Your resume contains a lot of important information, but it doesn't tell hiring managers anything about your personality. Personality is an important consideration when determining if a candidate is the right fit for a particular organization. A good cover letter can show a hiring manager that you are friendly and outgoing, or the way you write can indicate that you are more of an introvert and prefer to work on individual projects.

If you learned about the job opening via a personal referral, your cover letter is the perfect place to mention the referral's name and job title. Mentioning the person who referred you doesn't guarantee you an interview, but it might help you move forward in the job process. This is especially important if you expect the hiring manager to receive a high volume of applications for the position that interests you.

Writing a customized cover letter shows hiring managers you are truly interested in the job. It doesn't take much effort to attach your resume to a blank email, but it takes time and energy to craft a compelling cover letter that makes someone want to interview you. If you take the time to write a great cover letter, the hiring manager might infer that you are the type of person who takes commitments seriously.
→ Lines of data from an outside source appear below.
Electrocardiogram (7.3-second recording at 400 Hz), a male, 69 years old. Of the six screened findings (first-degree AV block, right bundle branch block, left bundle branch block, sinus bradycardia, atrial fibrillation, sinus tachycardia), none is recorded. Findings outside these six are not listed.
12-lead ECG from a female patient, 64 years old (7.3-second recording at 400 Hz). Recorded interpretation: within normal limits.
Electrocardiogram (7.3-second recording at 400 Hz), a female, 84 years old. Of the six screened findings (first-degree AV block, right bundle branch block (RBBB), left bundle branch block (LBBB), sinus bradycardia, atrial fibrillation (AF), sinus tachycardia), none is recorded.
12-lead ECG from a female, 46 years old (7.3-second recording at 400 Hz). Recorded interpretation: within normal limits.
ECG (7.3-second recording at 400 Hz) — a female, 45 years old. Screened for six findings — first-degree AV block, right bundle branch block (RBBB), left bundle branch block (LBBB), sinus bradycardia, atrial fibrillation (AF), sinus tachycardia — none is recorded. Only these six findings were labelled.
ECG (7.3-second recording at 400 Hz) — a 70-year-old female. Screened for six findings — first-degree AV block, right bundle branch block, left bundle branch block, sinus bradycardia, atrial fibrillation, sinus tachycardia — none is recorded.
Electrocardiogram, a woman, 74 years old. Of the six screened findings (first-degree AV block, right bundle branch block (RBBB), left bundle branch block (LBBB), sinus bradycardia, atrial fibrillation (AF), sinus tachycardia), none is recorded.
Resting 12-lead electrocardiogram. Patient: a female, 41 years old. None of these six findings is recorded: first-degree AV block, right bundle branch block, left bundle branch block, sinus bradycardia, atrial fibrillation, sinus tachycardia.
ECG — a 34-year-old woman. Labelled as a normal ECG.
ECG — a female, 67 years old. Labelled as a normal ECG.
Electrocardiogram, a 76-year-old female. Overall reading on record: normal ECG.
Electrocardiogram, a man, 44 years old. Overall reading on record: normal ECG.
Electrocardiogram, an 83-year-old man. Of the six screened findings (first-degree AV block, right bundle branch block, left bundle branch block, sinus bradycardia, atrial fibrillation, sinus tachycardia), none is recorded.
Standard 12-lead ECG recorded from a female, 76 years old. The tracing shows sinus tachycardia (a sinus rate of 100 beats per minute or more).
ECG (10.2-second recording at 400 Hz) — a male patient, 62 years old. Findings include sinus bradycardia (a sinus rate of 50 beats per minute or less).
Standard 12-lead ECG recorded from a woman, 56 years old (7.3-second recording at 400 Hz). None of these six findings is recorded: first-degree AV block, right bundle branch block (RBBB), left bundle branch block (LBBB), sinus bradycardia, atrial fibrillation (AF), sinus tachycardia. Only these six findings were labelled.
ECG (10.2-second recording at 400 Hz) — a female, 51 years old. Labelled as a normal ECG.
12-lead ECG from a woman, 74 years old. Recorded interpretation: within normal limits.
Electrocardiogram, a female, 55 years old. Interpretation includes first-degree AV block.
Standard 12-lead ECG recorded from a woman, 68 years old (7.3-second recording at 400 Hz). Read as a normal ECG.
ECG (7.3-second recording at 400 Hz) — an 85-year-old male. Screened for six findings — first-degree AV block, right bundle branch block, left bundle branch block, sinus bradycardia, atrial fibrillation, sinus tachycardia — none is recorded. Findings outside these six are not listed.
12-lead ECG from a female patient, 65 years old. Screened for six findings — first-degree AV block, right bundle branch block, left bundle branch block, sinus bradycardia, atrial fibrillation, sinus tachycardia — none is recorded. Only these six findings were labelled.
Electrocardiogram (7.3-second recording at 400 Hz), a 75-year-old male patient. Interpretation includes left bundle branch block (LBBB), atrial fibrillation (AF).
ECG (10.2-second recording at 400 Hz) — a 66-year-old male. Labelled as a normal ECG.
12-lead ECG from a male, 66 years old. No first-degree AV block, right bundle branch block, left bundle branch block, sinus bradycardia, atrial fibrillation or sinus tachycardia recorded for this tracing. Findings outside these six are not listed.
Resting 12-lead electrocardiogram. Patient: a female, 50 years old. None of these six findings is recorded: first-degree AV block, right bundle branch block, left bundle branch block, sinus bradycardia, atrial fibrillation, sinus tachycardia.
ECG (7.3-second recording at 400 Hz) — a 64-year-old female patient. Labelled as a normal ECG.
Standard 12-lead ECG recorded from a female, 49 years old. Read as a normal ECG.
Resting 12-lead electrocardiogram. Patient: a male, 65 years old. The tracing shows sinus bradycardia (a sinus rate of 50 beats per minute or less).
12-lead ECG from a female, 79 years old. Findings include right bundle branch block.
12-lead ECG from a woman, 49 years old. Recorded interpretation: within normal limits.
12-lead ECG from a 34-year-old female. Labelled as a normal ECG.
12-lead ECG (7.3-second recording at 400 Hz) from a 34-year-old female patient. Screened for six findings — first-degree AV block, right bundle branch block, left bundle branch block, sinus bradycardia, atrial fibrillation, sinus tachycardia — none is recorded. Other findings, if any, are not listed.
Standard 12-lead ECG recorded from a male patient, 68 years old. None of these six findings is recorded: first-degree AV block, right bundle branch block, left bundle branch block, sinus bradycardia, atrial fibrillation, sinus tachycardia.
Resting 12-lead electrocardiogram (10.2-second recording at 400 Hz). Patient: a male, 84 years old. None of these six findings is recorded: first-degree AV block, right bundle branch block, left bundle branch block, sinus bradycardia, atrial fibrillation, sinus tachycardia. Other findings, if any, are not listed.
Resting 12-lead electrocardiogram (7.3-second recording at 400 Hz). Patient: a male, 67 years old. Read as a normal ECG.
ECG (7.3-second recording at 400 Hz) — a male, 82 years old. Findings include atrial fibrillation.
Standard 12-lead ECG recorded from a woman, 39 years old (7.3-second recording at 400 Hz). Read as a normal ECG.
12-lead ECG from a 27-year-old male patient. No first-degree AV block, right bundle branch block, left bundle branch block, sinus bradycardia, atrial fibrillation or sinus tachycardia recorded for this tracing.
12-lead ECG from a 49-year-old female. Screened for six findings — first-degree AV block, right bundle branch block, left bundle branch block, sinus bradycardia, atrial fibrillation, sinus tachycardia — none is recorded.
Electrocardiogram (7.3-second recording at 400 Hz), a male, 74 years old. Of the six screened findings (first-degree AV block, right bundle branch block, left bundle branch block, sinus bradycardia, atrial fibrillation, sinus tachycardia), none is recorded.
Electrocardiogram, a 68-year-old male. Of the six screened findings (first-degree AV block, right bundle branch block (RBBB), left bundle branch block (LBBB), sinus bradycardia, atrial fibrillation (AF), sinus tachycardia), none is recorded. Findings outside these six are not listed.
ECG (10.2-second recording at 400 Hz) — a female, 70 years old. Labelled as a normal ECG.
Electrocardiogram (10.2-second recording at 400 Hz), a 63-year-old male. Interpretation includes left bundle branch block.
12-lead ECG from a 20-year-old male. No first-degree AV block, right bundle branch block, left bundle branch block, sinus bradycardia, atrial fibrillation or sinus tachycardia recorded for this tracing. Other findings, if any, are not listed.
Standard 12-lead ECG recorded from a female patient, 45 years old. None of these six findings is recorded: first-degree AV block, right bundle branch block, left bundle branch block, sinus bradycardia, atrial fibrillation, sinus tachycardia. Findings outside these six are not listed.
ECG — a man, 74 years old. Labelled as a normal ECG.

Another benefit of submitting a targeted cover letter is that it gives you an opportunity to demonstrate your knowledge of the company or the industry in general. Hiring managers want to know that the people they hire are ready to hit the ground running, so to speak. If you demonstrate some basic knowledge of the company's products or policies in your cover letter, it is easier to convince the hiring manager to interview you. If you decide to include this type of information, research the company thoroughly. You don't want to damage your reputation by submitting a cover letter that contains errors or false assumptions.

Finally, some employers use cover letters to assess the writing skills of each applicant. This is really important if you are looking for a job that requires a lot of writing. If you submit a strong cover letter without any errors, you're likely to have a better shot at the job than someone who submits a rambling letter that contains several typos or grammar issues.

Writing a customized cover letter is a good way to make your job search more effective. Not only does it let employers know you are serious about getting the job; it also gives you the opportunity to emphasize some of the skills mentioned in the job ad. If you submit a cover letter, be sure it shows off your personality and demonstrates why you make a great candidate for the position.